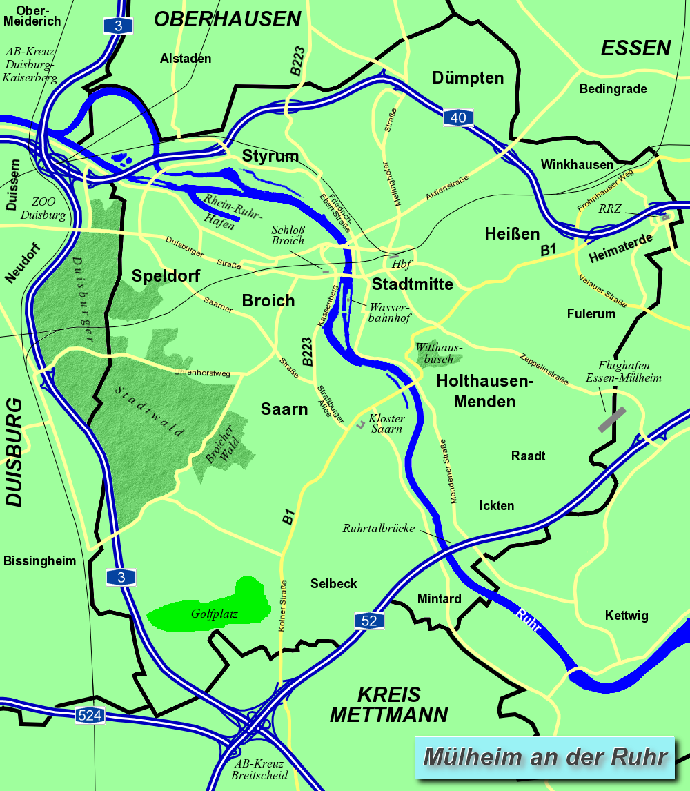 Beschreibung: Mülheim an der Ruhr: Übersichtsplan Zeichner: Benutzer:W.wolny Quelle: 2005-04-18 19:04:33 . . W.wolny (Diskussion) . . 1000 x 1146 (502857 Byte) (kl. korr.) 2005-04-06 14:32:06 . . W.wolny (Diskussion) . . 1000 x 1146 (503414 Byte) (weiter verbesserte Version) 2005-04-05 14:26:35 . . W.wolny (Diskussion) . . 1000 x 1146 (435667 Byte) (verfeinerte Version) 2005-04-03 15:11:30 . . W.wolny (Diskussion) . . 1000 x 1146 (417331 Byte) (Ruhr benannt) 2005-04-03 14:35:44 . . W.wolny (Diskussion) . . 1000 x 1146 (416090 Byte) Lizenz
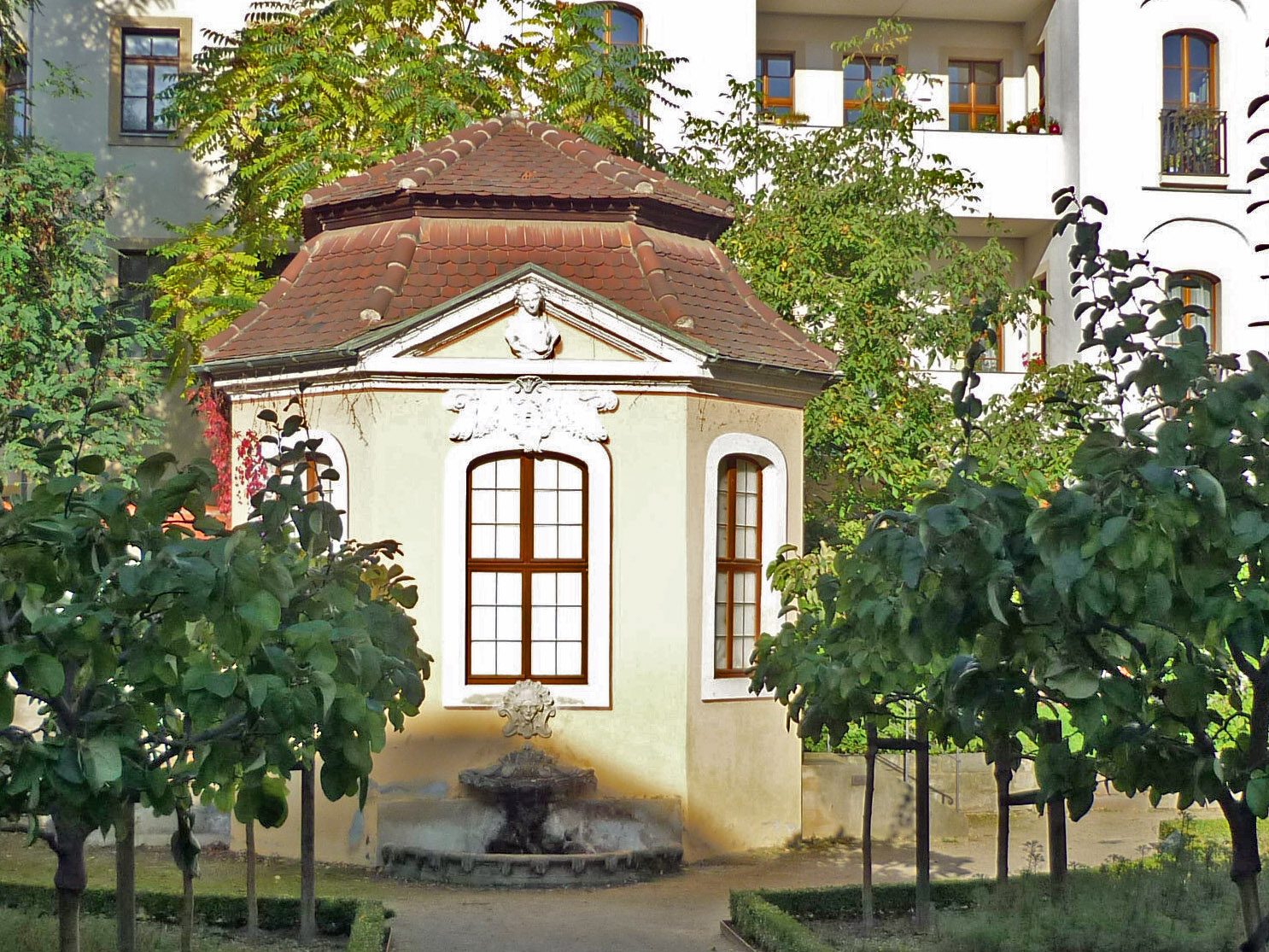 Pavillon in der Hauptstraße 22 in Dresden-Neustadt
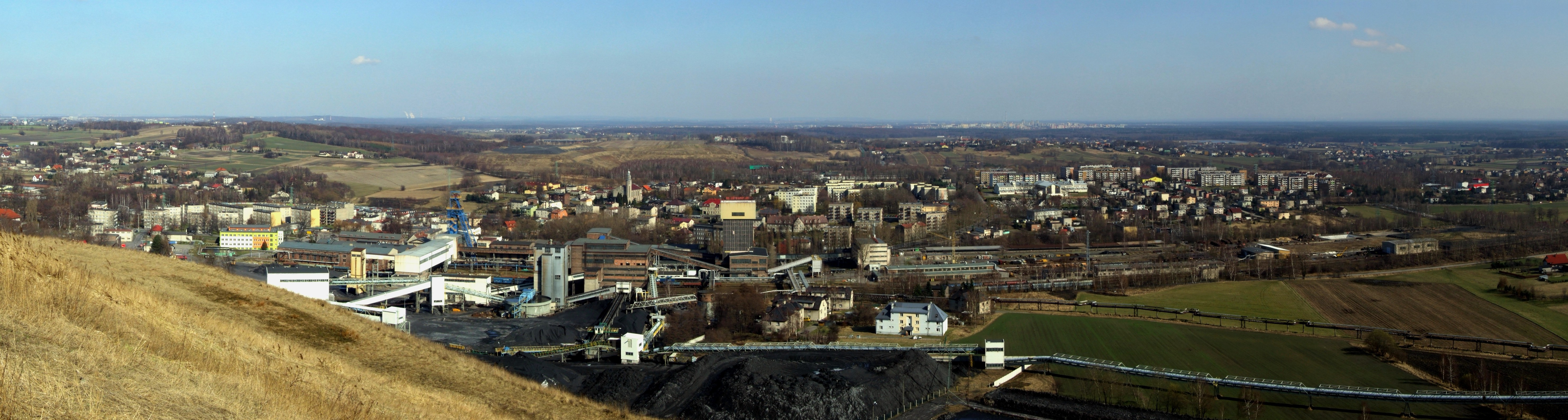 Łaziska Średnie, dzielnica Łazisk Górnych
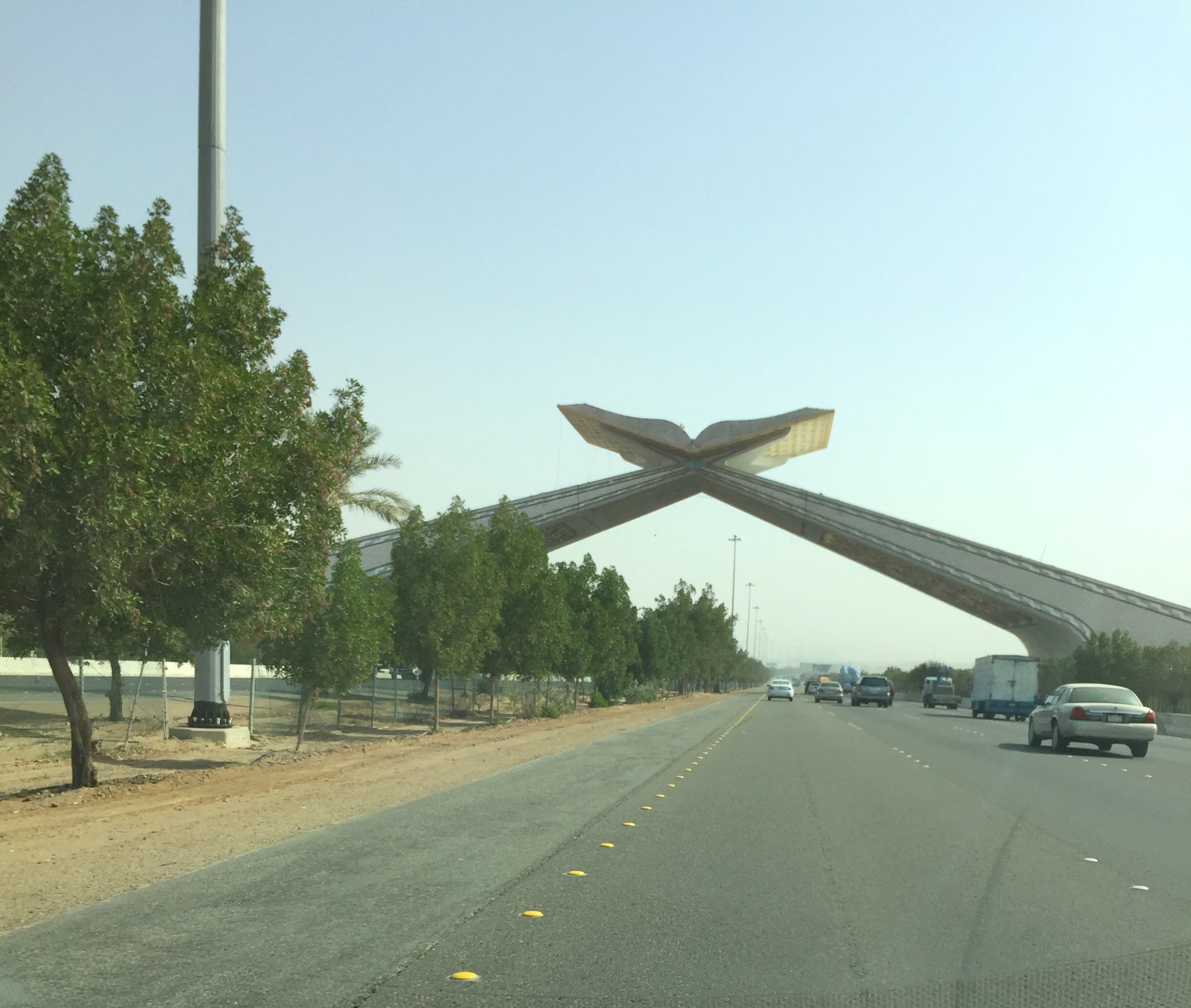 مدخل مدينة مكة المكرمة
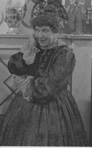 Herminia Mancini.- actress
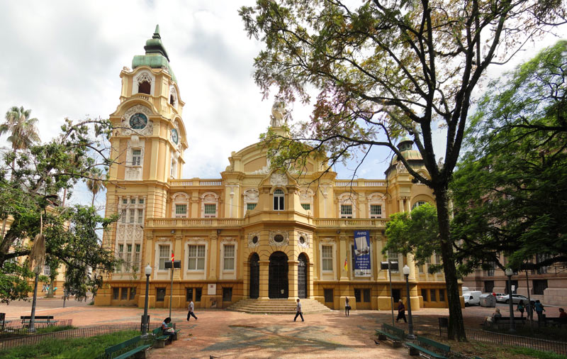 Memorial do Rio Grande do Sul, Porto Alegre, Brasil. Antigamente o prédio dos Correios e Telégrafos, na praça da Alfândega.
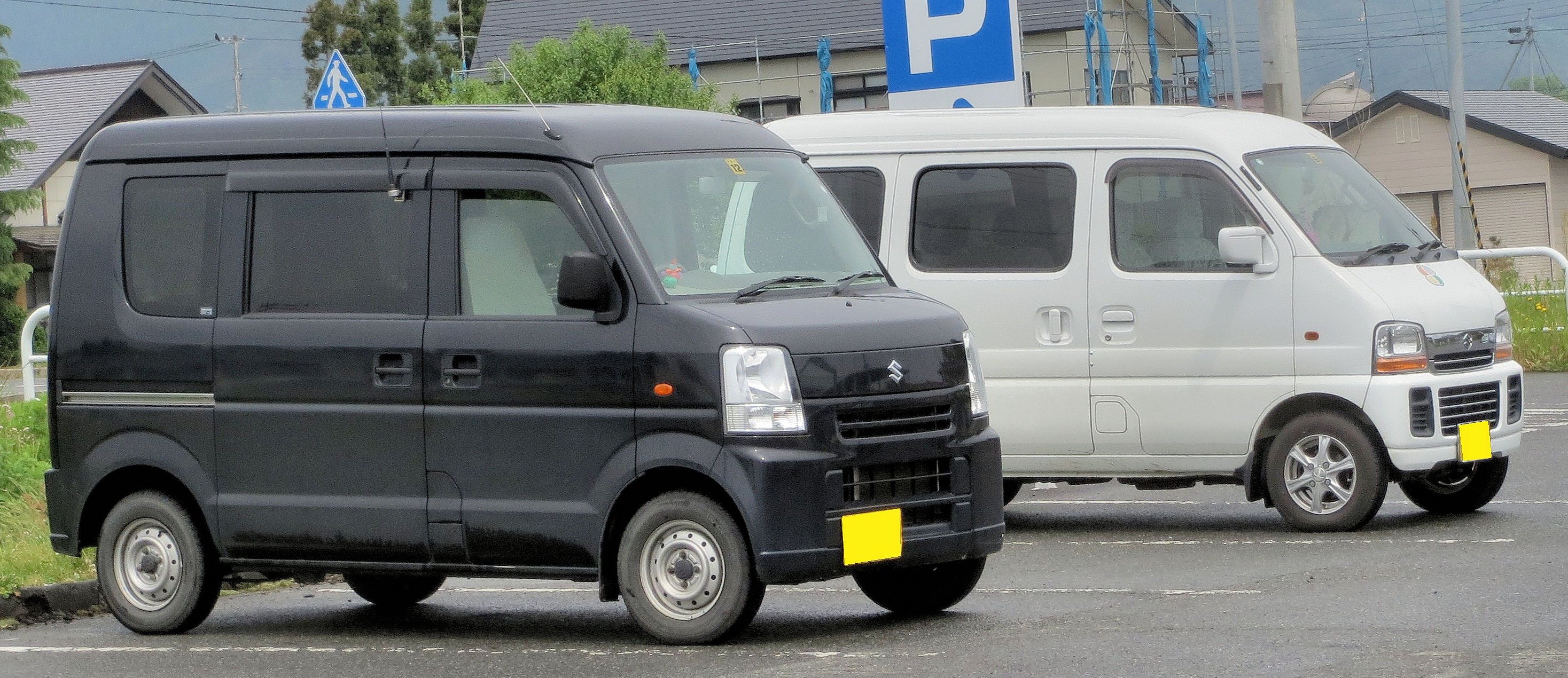 5代目エブリイ（手前）と4代目エブリイ（奥）
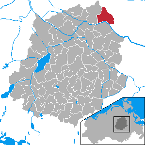 Görmin, Landkreis Demmin, Mecklenburg-Vorpommern
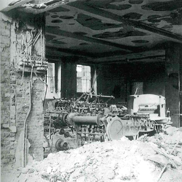 Zerstörtes Firmengebäude der Schlüterschen nach Bombenangriff im Zweiten Weltkrieg, November 1943
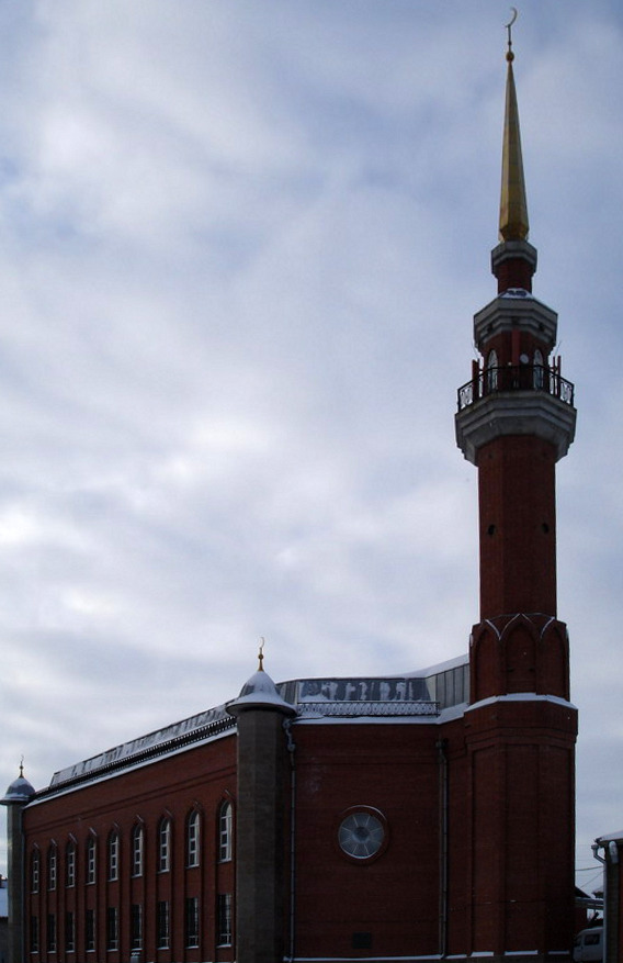 Мечеть в г. Ижевск, Удмуртия, Россия

┄┄┄┄┄┄┄┄┄┄┄┄┄┄┄┄┄┄┄┄

*Goal of the exercise*: Starting with the line that contains "مدخل مدينة مكة المكرمة", print every line through the end of the data exactly as written; omit all pictures and add nothing else.

*Written solution*:
 مدخل مدينة مكة المكرمة
 Herminia Mancini.- actress
 Memorial do Rio Grande do Sul, Porto Alegre, Brasil. Antigamente o prédio dos Correios e Telégrafos, na praça da Alfândega.
 5代目エブリイ（手前）と4代目エブリイ（奥）
 Görmin, Landkreis Demmin, Mecklenburg-Vorpommern
 Zerstörtes Firmengebäude der Schlüterschen nach Bombenangriff im Zweiten Weltkrieg, November 1943
 Мечеть в г. Ижевск, Удмуртия, Россия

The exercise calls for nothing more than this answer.